Immediately, I thought: Because Tull sensed we were surveilling him. Then he covered himself in a cloak of cellular and data invisibility so we wouldn’t know he’d left his home in the middle of the night.
Maybe. But that didn’t feel entirely right either.
Rain started to fall as I drove to passenger pickup and spotted Bree waving. She climbed in. We kissed and I pulled out.
“Productive trip?” I asked.
“Uh, yes,” she said. “Absolutely.”
When I glanced over at her, I could see her features were tight and she was studying the dash like it held mystic secrets.
“Why do I sense a but coming?”
Bree looked over. “I know things that I didn’t this morning, but I haven’t got them all straight in my mind yet.
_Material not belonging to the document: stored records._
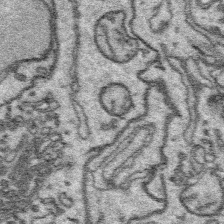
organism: Platynereis dumerilii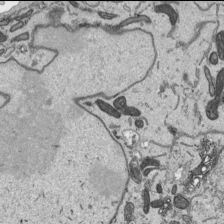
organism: Human
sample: Mitochondria in HCT116 cells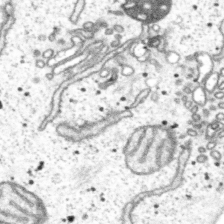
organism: Human
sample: HeLa cells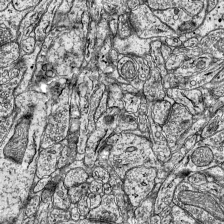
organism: Mouse
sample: Visual Cortex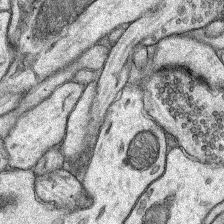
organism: Rat
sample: Hippocampus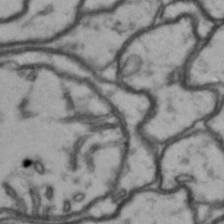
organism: Drosophila
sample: Brain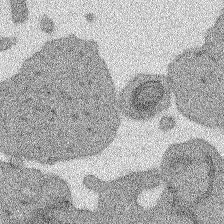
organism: Human
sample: HeLa cells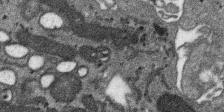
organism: Human
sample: Lung epithelial cells infected with SARS-CoV-2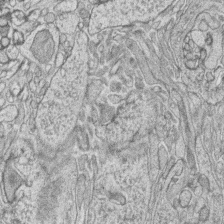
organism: Zebrafish
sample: synaptic ribbons in rod cells and cone cells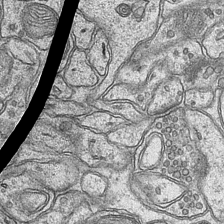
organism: Mouse
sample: CA1 Hippocampus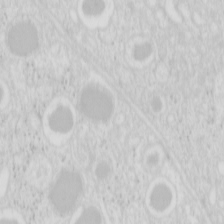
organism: Mouse
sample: Pancreas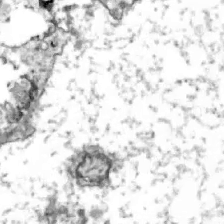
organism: Zebrafish
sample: Actinotrichia fibers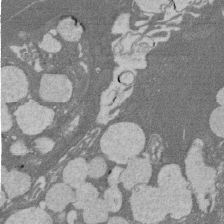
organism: Rat
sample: Salivary granule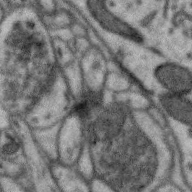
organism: Zebra finch
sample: Brain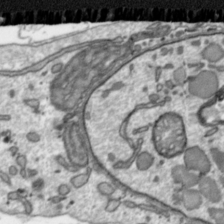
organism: Toxoplasma gondii
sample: Parasites in a vacuole inside a host cell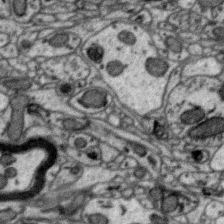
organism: Zebra finch
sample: Brain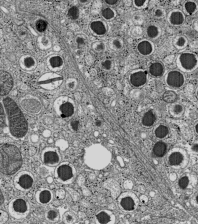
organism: C57BL Mouse
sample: Pancreatic islet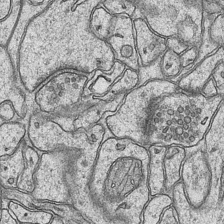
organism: Mouse
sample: CA1 Hippocampus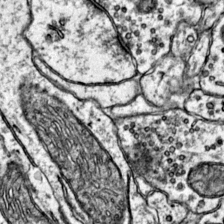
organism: Mouse
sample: Primary visual cortex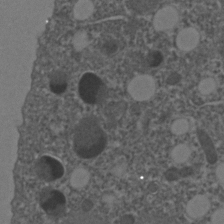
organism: C. elegans
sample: C. elegans embryo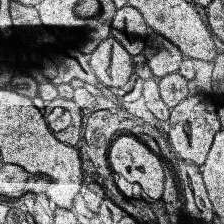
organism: Human
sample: Temporal Lobe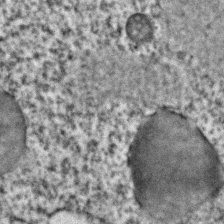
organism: C. elegans
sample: C. elegans embryo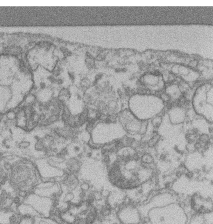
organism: Mouse
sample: T cell stromal cell synapse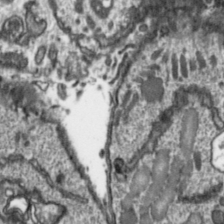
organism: Toxoplasma gondii
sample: Parasites in a vacuole inside a host cell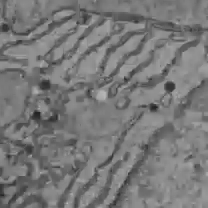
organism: C57BL Mouse
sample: Liver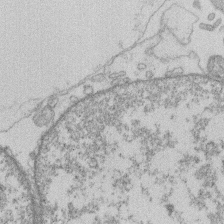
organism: Human
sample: Macrophage cells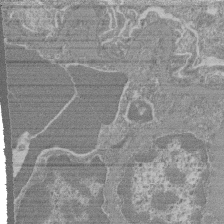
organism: Mouse
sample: Glomerulus

How they fit, I mean.”
“I’m feeling kind of the same way,” I said. “I’m sensing things in the Family Man case, but I’ve got nothing solid to back them up yet.”
“Yet. That’s the word we have to hold on to. Yet.”
I got us heading toward DC. “Did you talk to the attorney and the rich woman who hired you and Bluestone?”
“Both of them,” Bree said. “But first, tell me about that data-mining company you’ve been working with.”
“Paladin?”
She nodded. “Theresa May Alcott and her husband were some of the original investors in that company. They did it quietly, but I found the SEC filings online.”
“She must know Ryan Malcomb, then. He’s one of the founders. The brain behind the algorithms. An interesting, creative guy.”
“Alcott is Malcomb’s maternal aunt. She adopted him and his twin brother, Sean, after their mother—Alcott’s sister—and father were murdered in a home invasion. The boys were nine. The killers were never caught.”
“Jesus. I didn’t know that. He’s had a tough life, then. Did I tell you he was stricken with muscular dystrophy as a teenager?”